PEAR to qiime2 import

Hi,
I’ve been using PEAR to merge together paired-end fastq files, generating 49 samples overall (all are now .fastq).
I want to import those to qiime2 for the rest of the analysis (16S), but I’m not sure whether to import them as single-end artifact, for instance using the good old:
qiime tools import
–type EMPSingleEndSequences
–input-path emp-single-end-sequences
–output-path emp-single-end-sequences.qza

Would appreciate your help!

Hi @barakdror,

It sounds like data may already be demultiplexed (if you have 49 files overall?). The smoothest (if not always the easiest) way is probably a manifest format which will follow the single end format. I think though that you can use --type "SampleData[JoinedSequencesWithQuality]" in the command. So, for some manifest file saved at manifest.tsv, you could use the command:

qiime tools import \
 --input-path manifest.tsv \
 --output-path joined_seqs.qza \
 --input-format SingleEndFastqManifestPhred33V2 \
 --type  "SampleData[JoinedSequencesWithQuality]"

But, modify as needed.

As a quick reminder, pre-joined data isn’t appropriate for DADA2, so if you want to denoise, I suggest deblur.

Best,
Justine

1 Like

Thank you @jwdebelius!
Regarding DADA2- I understood that the problem is only when the F and R are joined when there is no overlap, thus enforcing the addition of N’s.

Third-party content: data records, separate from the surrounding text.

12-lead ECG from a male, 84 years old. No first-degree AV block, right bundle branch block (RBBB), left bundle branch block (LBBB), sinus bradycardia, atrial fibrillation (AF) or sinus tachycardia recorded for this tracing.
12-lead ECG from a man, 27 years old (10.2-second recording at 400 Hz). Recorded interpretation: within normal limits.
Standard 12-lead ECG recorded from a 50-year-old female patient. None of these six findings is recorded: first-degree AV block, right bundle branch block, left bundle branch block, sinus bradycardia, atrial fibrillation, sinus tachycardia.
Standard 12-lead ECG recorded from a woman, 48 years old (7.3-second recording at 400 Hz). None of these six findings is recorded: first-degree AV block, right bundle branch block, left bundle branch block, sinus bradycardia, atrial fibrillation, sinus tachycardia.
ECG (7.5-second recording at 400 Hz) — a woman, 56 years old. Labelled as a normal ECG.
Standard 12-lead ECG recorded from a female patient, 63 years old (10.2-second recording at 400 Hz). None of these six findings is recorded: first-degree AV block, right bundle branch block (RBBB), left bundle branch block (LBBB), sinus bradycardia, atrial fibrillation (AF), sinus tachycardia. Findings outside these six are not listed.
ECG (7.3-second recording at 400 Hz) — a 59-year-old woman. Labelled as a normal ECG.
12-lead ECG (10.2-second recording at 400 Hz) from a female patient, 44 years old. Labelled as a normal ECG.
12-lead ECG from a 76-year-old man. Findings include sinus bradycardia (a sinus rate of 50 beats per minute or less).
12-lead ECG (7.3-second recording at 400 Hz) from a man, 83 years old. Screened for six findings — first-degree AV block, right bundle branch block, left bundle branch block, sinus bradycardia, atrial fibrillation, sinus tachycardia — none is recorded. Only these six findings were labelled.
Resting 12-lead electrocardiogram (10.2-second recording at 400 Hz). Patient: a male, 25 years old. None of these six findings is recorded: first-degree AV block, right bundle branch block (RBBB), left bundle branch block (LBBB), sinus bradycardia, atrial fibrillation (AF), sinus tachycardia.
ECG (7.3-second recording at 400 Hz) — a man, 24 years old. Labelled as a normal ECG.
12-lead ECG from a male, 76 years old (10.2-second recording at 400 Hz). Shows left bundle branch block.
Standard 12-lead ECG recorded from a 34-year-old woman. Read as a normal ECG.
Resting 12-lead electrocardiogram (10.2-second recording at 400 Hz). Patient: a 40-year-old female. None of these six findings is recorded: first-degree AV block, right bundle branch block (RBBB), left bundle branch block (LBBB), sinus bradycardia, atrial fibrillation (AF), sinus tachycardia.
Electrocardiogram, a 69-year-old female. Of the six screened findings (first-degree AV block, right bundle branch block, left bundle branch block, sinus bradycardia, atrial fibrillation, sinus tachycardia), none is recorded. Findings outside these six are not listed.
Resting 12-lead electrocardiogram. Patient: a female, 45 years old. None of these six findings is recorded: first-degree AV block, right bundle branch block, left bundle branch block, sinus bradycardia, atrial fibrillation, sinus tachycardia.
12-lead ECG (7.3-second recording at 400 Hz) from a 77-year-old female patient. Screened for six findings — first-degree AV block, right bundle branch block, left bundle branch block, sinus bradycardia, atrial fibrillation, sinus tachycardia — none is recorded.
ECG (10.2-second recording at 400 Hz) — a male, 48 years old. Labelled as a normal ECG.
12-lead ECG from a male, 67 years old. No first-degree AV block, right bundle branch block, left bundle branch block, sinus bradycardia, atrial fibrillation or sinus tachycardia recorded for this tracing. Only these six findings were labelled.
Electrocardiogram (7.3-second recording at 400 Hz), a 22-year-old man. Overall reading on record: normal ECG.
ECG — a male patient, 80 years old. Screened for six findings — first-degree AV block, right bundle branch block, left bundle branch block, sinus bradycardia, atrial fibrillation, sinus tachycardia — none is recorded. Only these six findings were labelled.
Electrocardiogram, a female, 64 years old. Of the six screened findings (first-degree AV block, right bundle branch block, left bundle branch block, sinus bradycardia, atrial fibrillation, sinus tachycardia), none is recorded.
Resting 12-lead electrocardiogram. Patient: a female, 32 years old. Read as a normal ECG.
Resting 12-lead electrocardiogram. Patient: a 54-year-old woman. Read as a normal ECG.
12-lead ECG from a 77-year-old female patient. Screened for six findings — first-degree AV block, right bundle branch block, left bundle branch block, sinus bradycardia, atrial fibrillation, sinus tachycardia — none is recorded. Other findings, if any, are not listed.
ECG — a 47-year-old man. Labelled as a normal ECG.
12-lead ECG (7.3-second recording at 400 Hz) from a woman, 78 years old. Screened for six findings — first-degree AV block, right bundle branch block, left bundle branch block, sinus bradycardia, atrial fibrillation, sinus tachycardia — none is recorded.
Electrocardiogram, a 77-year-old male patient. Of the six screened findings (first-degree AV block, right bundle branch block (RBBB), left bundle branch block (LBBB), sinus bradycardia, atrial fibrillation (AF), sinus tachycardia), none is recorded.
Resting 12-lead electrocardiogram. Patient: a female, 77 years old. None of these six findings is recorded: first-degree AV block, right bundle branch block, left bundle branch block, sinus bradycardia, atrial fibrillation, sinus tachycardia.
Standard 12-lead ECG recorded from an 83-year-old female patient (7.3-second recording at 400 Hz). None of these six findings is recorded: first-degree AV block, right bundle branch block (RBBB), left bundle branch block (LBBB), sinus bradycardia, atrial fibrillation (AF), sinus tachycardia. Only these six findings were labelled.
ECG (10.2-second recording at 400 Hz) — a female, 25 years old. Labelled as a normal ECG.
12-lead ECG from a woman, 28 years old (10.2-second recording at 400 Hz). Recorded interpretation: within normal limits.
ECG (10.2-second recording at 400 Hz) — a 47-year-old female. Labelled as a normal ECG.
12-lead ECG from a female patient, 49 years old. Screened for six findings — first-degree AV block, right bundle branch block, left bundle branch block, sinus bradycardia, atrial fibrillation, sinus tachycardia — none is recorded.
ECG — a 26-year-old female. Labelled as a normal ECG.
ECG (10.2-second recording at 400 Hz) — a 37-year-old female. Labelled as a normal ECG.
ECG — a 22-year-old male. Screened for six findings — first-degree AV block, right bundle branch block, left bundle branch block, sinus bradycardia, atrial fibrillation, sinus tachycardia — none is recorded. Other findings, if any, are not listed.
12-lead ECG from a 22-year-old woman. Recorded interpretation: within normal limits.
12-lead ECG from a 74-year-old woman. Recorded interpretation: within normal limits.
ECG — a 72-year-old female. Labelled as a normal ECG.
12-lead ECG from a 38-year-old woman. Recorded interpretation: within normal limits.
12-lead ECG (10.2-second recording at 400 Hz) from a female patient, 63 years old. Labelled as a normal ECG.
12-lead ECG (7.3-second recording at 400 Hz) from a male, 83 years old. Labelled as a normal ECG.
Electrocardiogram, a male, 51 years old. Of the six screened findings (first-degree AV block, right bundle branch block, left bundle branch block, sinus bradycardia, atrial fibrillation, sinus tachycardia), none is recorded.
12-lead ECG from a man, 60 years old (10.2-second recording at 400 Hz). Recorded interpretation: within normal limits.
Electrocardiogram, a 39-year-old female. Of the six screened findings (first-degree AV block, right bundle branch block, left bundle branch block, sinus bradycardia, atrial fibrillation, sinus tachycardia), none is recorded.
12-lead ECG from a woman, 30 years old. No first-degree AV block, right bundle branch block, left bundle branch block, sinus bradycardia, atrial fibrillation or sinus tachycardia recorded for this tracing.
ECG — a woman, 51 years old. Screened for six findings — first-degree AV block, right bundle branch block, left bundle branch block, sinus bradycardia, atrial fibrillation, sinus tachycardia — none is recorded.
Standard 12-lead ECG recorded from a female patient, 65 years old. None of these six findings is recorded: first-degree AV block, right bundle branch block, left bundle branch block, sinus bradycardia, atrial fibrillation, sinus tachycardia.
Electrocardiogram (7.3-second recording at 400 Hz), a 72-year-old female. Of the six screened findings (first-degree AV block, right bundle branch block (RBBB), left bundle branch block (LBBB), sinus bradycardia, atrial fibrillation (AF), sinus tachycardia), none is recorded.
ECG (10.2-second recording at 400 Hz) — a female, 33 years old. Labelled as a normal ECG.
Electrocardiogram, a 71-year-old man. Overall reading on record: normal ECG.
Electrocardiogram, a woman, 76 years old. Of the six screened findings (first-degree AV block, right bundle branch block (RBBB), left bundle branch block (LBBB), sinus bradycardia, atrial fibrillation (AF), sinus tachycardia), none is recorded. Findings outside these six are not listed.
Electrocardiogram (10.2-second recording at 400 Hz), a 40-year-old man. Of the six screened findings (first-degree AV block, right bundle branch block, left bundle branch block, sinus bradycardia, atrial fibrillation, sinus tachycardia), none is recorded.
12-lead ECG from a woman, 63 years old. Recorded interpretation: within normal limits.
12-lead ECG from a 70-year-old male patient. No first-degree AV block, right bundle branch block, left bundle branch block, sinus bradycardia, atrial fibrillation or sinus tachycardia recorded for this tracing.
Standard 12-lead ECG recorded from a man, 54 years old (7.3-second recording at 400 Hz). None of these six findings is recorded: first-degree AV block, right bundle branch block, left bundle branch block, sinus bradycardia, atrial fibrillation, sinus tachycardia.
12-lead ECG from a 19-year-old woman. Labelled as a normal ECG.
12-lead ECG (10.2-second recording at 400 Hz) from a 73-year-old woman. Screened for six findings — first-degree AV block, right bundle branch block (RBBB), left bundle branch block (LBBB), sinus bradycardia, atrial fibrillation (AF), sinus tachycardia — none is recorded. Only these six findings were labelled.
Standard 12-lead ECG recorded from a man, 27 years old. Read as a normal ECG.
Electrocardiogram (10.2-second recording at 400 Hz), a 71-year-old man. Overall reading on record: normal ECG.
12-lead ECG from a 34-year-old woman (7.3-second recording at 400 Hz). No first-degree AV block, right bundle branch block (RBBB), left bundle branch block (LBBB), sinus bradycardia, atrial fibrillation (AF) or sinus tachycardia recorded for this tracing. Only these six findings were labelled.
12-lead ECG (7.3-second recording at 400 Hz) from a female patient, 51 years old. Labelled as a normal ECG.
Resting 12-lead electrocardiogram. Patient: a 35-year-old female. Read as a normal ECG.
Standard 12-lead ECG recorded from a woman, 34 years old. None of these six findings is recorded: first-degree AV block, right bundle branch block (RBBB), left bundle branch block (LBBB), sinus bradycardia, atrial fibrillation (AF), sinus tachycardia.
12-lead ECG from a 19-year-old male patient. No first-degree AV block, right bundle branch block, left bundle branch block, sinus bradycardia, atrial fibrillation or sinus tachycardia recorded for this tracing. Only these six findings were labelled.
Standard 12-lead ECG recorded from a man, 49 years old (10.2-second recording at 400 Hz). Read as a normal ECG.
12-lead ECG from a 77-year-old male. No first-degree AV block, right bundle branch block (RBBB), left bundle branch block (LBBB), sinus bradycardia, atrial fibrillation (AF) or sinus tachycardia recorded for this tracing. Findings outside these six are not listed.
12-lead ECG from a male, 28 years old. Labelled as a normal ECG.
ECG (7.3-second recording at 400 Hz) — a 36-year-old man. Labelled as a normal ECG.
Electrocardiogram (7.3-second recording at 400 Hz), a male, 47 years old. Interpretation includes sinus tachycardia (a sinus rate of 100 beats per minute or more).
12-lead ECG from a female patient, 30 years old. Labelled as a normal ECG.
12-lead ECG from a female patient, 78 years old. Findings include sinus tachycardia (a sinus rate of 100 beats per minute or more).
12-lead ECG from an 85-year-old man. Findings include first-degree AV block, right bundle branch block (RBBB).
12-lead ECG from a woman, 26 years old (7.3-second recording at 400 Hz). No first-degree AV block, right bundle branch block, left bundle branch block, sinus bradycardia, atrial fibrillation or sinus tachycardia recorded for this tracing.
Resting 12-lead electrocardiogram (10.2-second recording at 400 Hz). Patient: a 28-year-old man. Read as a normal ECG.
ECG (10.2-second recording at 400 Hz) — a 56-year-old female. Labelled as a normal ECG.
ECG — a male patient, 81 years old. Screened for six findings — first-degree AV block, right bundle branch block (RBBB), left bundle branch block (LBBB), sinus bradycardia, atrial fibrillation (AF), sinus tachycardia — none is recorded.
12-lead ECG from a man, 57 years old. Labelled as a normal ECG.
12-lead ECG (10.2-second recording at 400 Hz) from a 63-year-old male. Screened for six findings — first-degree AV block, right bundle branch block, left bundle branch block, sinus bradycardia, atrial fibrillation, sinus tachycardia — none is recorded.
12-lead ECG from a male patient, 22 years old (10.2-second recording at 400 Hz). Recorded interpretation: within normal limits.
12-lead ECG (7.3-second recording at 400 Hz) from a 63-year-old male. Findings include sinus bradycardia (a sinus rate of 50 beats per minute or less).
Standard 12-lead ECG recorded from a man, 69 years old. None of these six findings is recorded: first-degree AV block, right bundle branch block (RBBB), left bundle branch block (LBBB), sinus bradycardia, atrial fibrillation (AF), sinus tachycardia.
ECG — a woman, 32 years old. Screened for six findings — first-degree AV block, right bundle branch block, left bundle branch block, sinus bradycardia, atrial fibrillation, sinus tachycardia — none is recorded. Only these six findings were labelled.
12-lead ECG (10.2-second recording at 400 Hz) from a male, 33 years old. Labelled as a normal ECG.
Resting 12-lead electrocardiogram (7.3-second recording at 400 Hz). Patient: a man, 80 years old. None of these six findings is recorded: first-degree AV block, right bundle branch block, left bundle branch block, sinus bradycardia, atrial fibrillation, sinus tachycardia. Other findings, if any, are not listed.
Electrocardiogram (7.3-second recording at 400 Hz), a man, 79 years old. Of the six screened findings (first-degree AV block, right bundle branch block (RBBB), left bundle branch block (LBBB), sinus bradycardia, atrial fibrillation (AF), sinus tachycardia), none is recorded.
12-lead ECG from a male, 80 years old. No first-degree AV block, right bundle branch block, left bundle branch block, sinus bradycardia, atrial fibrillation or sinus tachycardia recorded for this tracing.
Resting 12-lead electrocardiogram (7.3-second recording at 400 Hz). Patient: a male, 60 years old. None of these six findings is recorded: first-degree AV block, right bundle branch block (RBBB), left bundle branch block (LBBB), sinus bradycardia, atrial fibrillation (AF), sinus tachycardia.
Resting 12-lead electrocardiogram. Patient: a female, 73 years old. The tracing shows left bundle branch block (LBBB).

In my case there is a 14 bases overlap between the reads, so I understand this shouldn’t be a problem for DADA2.

Hi @barakdror,

No, the DADA2 algorithm relies on having raw, unfiltered and unjoined reads. So, its not about overlap length, it’s about the way the algorithm learns error.

Best,
Justine

1 Like

Hmmm, thanks, maybe I misunderstood our seqeucning facility people.
So if I do want to use DADA2 and the overlap is higher than 12 bp (which is the threshold of qiime2 from what I saw in previous posts), than I guess importing the F and R reads using qiime and than do the pairing is porbably wiser.

Thank you for your time!
Barak

1 Like

HI @barakdror,

For DADA2, yes, you want to import the reads as paired end (again, check the manifest format!) and then process in DADA2 from there. This works as long as there has been no quality filtering past like, trimming adapters and stuff.

Best,
Justine

4 Likes

This topic was automatically closed 31 days after the last reply. New replies are no longer allowed.